Local Economic Impact: Labor Market Absorption Challenges and Structural Vulnerabilities

The immediate impact of 42,985 documented layoffs across nearly three decades averages 1,433 workers displaced annually—a figure that, while manageable in normal economic periods, becomes problematic during recessions or when concentrated in a single quarter. The current Florida context presents real challenges: the state's insured unemployment rate of 0.27% and 4.5% unemployment rate suggest tight labor markets, yet jobless claims are rising sharply. This apparent contradiction indicates that newly displaced workers from WARN notices may face extended joblessness if they lack skills matching available positions or if available jobs offer substantially lower wages than previous employment.

Duval County's economy faces structural vulnerabilities that these layoff patterns illuminate. The financial sector's dominance, while generating high-wage employment, creates concentration risk—when banks consolidate or automate, thousands of middle-class jobs disappear. Manufacturing's gradual decline reflects broader deindustrialization trends that Florida's economy has experienced. Retail's ongoing contraction reflects e-commerce disruption and automation. Meanwhile, the county has not developed sufficient growth in higher-tech or specialized services to offset these losses.

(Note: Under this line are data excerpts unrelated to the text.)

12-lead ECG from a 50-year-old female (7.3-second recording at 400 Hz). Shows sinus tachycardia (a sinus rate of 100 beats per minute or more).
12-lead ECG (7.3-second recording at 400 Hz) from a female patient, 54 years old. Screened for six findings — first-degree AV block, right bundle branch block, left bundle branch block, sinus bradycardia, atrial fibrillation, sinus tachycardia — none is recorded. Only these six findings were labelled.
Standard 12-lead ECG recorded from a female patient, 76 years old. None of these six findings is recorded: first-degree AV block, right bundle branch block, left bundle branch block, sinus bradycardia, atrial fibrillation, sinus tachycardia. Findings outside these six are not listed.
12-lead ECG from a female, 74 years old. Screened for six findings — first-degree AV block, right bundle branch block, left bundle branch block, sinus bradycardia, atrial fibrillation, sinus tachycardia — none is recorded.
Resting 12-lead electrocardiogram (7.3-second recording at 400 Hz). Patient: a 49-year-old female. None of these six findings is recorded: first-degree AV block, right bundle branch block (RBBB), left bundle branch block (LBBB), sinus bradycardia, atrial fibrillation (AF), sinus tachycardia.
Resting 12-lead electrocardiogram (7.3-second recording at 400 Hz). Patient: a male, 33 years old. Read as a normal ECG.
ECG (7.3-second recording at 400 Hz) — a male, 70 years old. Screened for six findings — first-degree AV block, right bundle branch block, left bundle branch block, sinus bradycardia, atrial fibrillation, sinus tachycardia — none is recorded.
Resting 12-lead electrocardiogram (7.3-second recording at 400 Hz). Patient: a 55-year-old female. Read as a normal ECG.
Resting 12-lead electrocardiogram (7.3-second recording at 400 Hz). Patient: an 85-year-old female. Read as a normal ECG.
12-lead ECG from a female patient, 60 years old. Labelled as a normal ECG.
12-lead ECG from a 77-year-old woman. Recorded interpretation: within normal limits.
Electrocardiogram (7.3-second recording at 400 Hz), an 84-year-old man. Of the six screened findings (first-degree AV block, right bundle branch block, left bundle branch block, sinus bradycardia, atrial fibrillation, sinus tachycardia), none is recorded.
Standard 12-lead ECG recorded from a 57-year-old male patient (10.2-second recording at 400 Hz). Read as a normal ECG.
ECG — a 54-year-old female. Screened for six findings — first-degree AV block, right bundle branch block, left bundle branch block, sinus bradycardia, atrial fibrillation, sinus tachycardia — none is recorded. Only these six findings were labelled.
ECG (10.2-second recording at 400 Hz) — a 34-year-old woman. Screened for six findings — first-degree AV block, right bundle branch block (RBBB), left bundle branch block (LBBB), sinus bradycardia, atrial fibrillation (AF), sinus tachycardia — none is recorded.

The H-1B data from Florida provides an important perspective. While Duval County is not explicitly identified in the H-1B dataset, Florida-wide certified H-1B petitions total 129,379 with an 86.7% approval rate. Florida's top H-1B employers—Deloitte Consulting, Infosys, Tata Consultancy Services, University of Florida, and Capgemini—primarily operate outside Duval County (with the exception of University of Florida's potential Jacksonville presence). This suggests that Duval County's economy is not being substantially buoyed by the high-skilled foreign worker pipeline that characterizes Florida's growth regions. The county's major employers—Wells Fargo, TIAA Bank, PHH Mortgage, and automotive suppliers—are not prominent H-1B filers, indicating that their workforce strategies rely on domestic labor markets and are vulnerable to local economic disruptions.

Conclusion: A County at an Inflection Point

Duval County's WARN notice history documents an economy in transition—from a financial services and manufacturing center toward an uncertain future. The financial sector's ongoing consolidation, manufacturing's structural decline, and retail's disruption have eliminated thousands of middle-class jobs. The county has not yet developed sufficient offsetting growth in emerging sectors to compensate for these losses. The 2025 data—with 22 notices already filed and Florida's jobless claims rising sharply—suggest that new turbulence may be developing. Policymakers and economic development officials should prepare for potential labor market stress and consider strategies to diversify the county's employment base beyond its traditional finance and manufacturing anchors.